The easiest part of the project will be the animation core, and should be tackled first. Hopefully, the routines will be generic enough and documented enough to be used in other projects which might even be entirely unrelated to this project.
The second stage will be the physics core. In order to be useful, this stage has to be taken above and beyond the simple collision-response system used in video games. The project has to realistically simulate the workings of complex machinery. Finite Element Material Simulation may be required. Physics will control animation. This part will need to also simulate electronic circuits, even if only at an abstracted level.

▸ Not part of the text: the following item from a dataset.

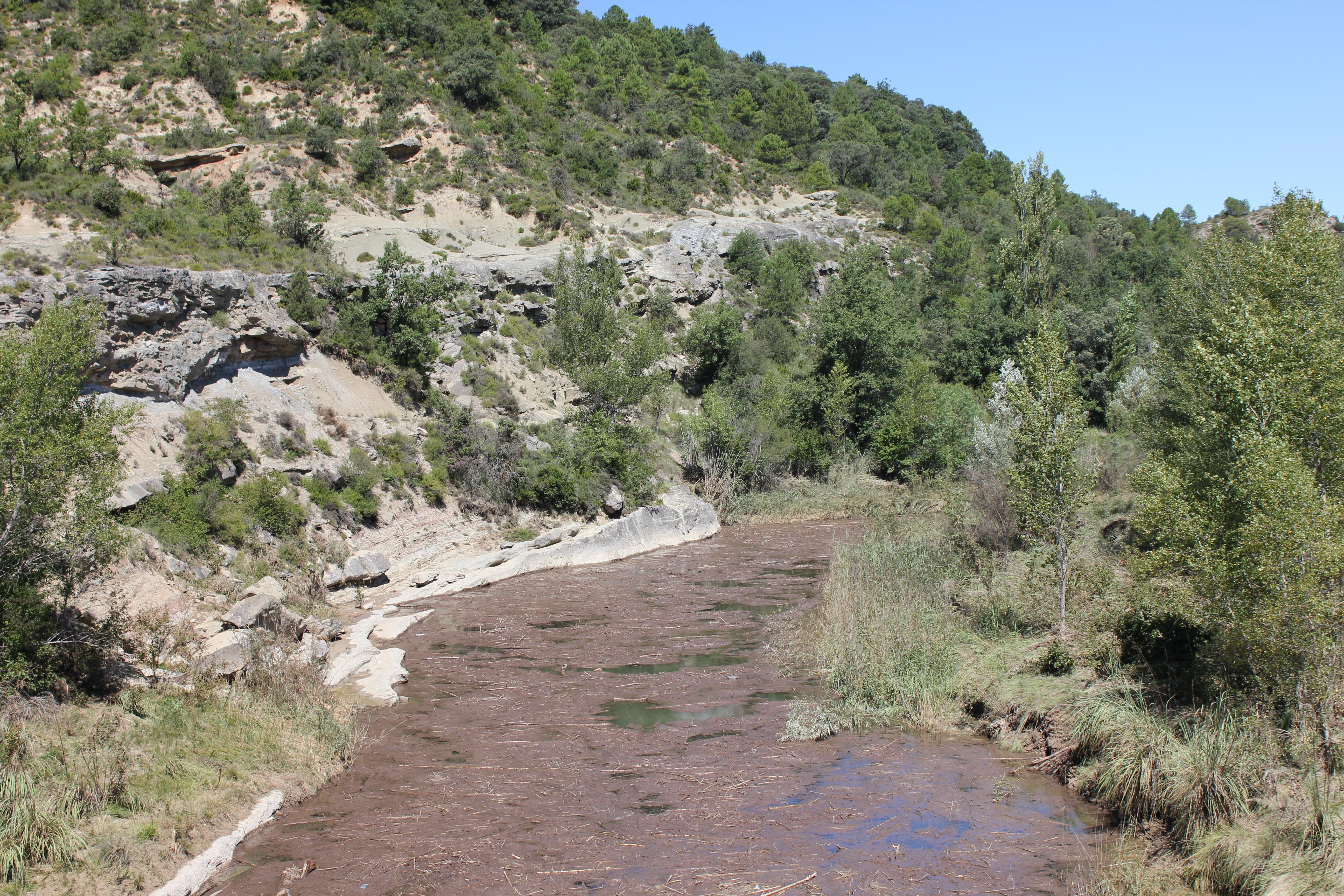 Aragonés: Trampo final d'o río Susía, en a desembocadura en a coda d'o pantano d'o Grau.
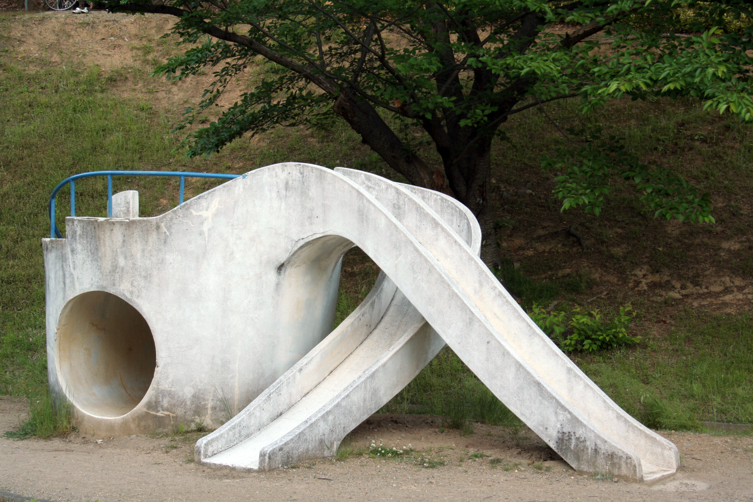 手柄山中央公園にある遊具。コンクリート製のすべり台。

The third stage will be artifical intelligence. This is partly to make the project useful earlier on in its development. The AI routines only need to be sophisticated enough to replicate lower cognitive functions: enough for a simulated android/gynoid to keep balance and navigate simple obstacles. This stage may be developed further if required and should pose no real difficulty if the architecture remains modular. AI has control over physics, but obviously there has to be two-way communication between the observer and the subject.
The fourth stage will be simulation of a biological system - a human - at an appropriate level. Further levels will be added as needed. At this stage, distributed computing will definitely be required.
The fifth stage, if required, will replicate realistic environments for the simulated cybernetics system to interact with.
C++ is the current industry standard, but to aid future-proofing, compatibility and distributed computing capabilities, Java should be used for some components. Considering how long it may take for this project to reach maturity, it may be deemed prudent to develop a Java version in tandem with the C++ version. In fact, it might be preferable to not use C++ at all.